Graphical processing units, or GPUs, are the workhorses behind some of the biggest topics in computer science today, powering the innovations behind artificial intelligence and machine learning. As major tech companies develop their own GPUs which are used in devices such as computers and phones, tests need to be put in place to ensure software can be run safely and efficiently across the various processors.
That’s where UC Santa Cruz Assistant Professor of Computer Science and Engineering Tyler Sorensen and his team of colleagues and student researchers step in. Sorensen’s team creates tests to ensure that programming languages can run correctly and safely across the diverse range of processors that different companies are producing. This contributes to the overall stability of the processors that are deployed on our computers and phones as they are being tasked to do increasingly important tasks such as facial recognition.

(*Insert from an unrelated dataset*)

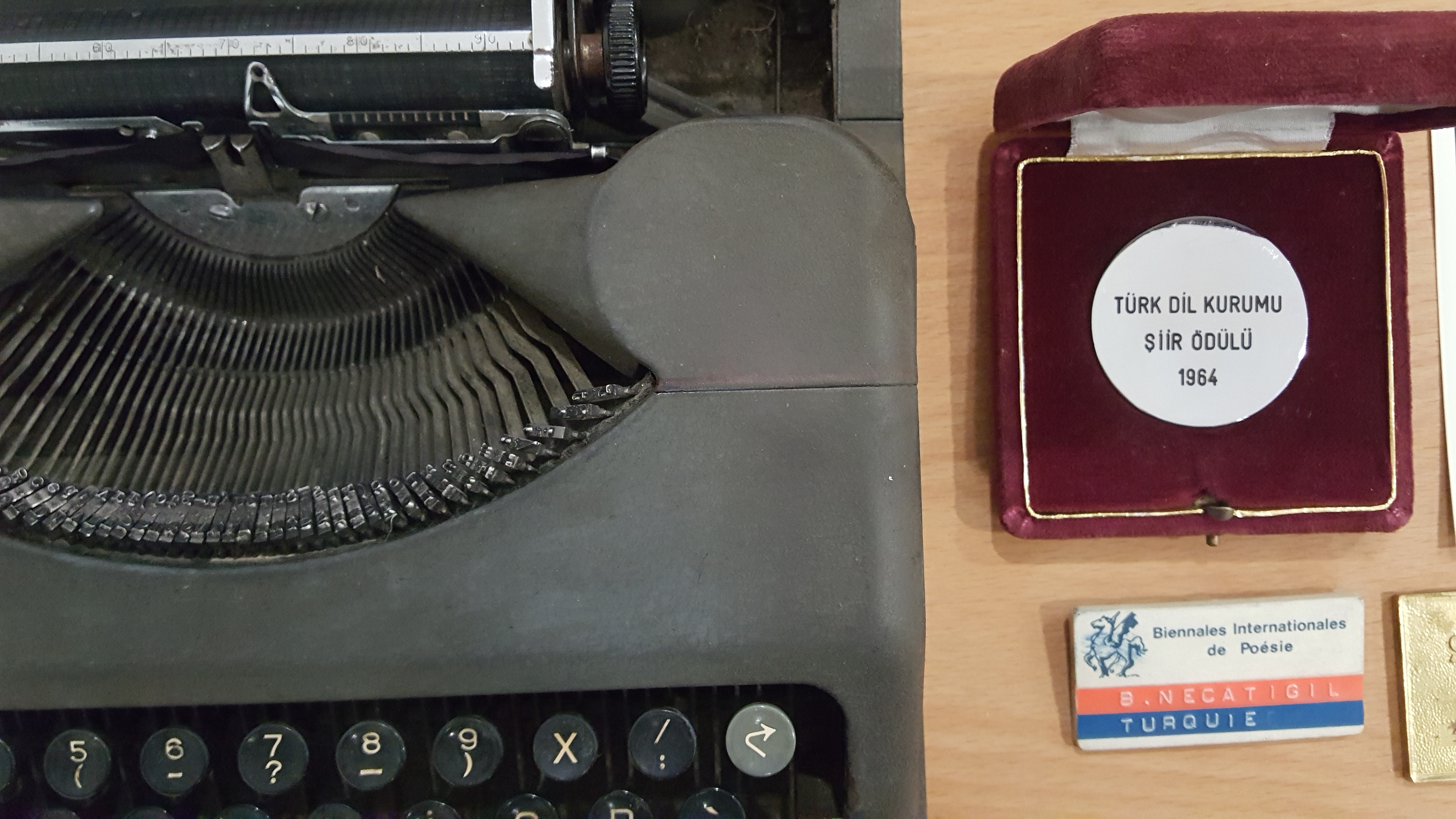 Behçet Necatigil'in daktilosu ve Türk Dil Kurumu Şiir Ödülü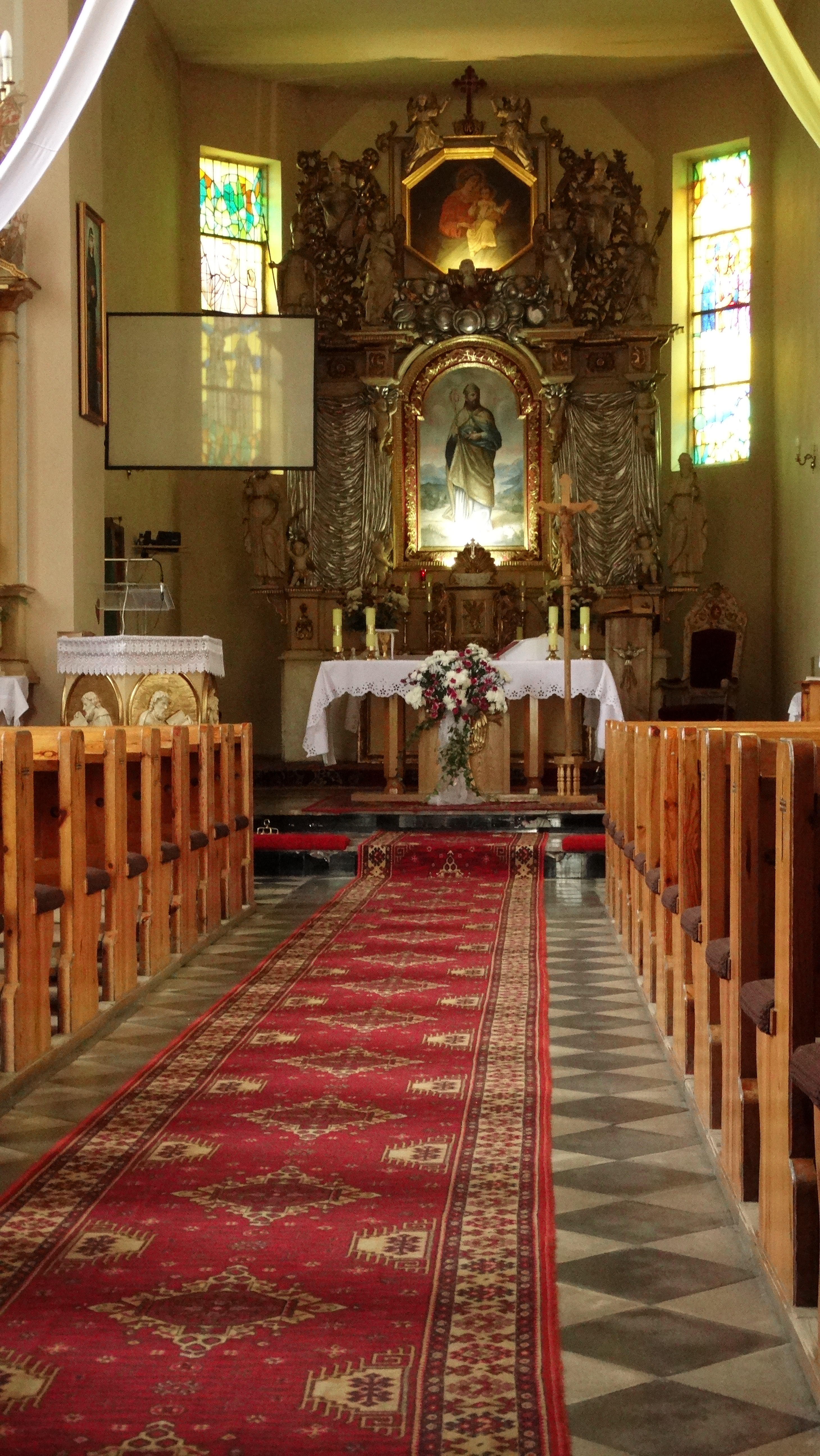 Szaradowo - nawa rzymskokatolickiego kościoła parafialnego pw. Św. Mikołaja Biskupa, 1836, 1886

A new paper details a suite of tests to assess how GPUs implement programming languages. This work was led by Sorensen’s Ph.D. student Reese Levine along with UCSC undergraduates Mingun Cho and Tianhao Guo, UCSC Assistant Professor Andrew Quinn, and collaborators at Google. Levine will present the work at the 2023 ASPLOS conference, a premier computer systems conference.
In developing and running these tests they discovered significant bugs in a major GPU, leading to changes to an important GPU framework for programming web browsers.

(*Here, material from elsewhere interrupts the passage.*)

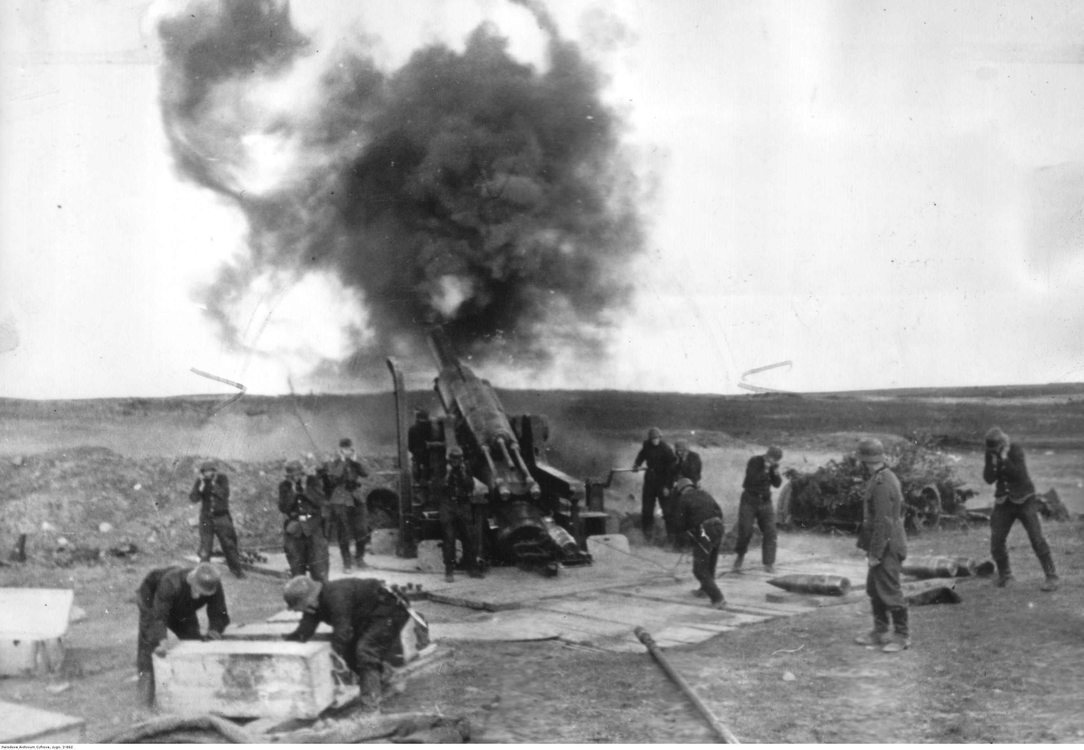 Czeska haubica kal. 240 mm prowadzi ostrzał Leningradu.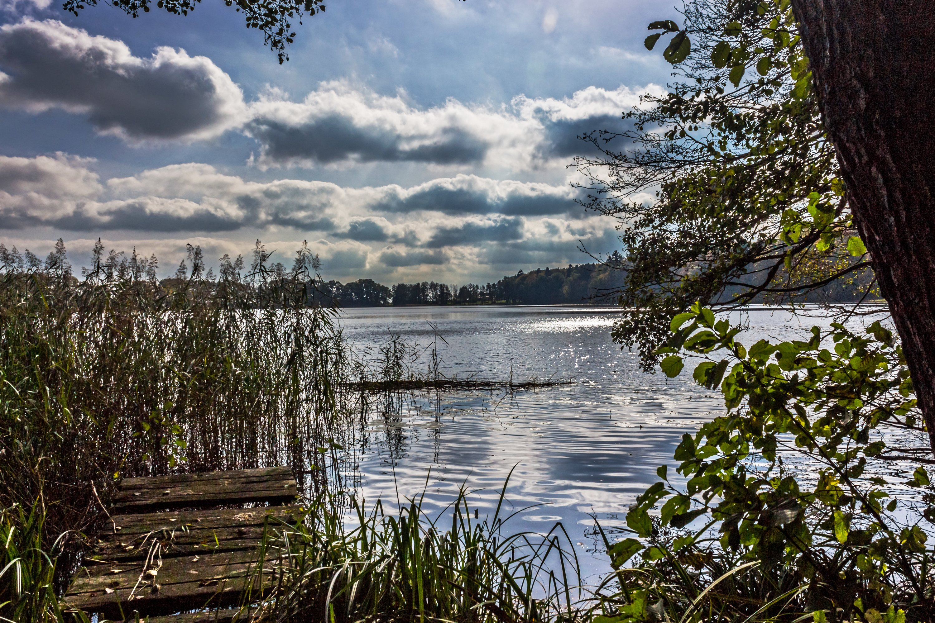 Großer Plunzsee am Grumsiner Wald

“If you’re a company and you want to implement this language so that people can program your GPU, we’re giving you a really good way to test it, and even a scorecard on how well it was tested,” Sorensen said. “People are always saying this is a very difficult part of the programming language to reason about — some people have even called it the rocket science of computer science.”
In this paper, the researchers tested GPUs specifically on desktop devices from major companies such as Apple, Intel, NVIDIA, and AMD.
Through these tests, the team found a bug in an AMD compiler, a program that translates code written in one programming language into another language. This discovery led AMD to confirm the bug and fix the problem on their devices.
“This behavior was so unexpected that they changed the programming language to adapt to our observations,” Sorensen said.
Moreover, this led to a change in a major GPU programming framework called WebGPU, an important tool used by programmers to ensure that web browsers can accelerate web pages using new GPU technologies.
“Everytime you run Chrome, you know you're running a version that's passed our tests,” Levine said.
The tests developed by the team also uncovered a GPU bug on the Google Pixel 6. That bug has been confirmed, and Google has committed to fixing it. These results are discussed in another paper from Sorensen’s group, which is currently under submission. In their ongoing research, they recently deployed their tools and methodology to test over 100 different GPU devices.
In order to surface these bugs, the researchers use mathematical models of the programming languages to guide their tests toward interesting areas of the GPU where bugs have historically been lurking elusively.
“How do you know your tests are working, and how do you know they're actually testing the right parts of the system?” Levine said. “We use mathematical models to provide confidence that these tests are performing as they should.”
Going forward, the researchers plan to use their tests on more devices, particularly on mobile phones, to ensure programming languages can be executed safely and efficiently.
This research was supported through a gift from Google.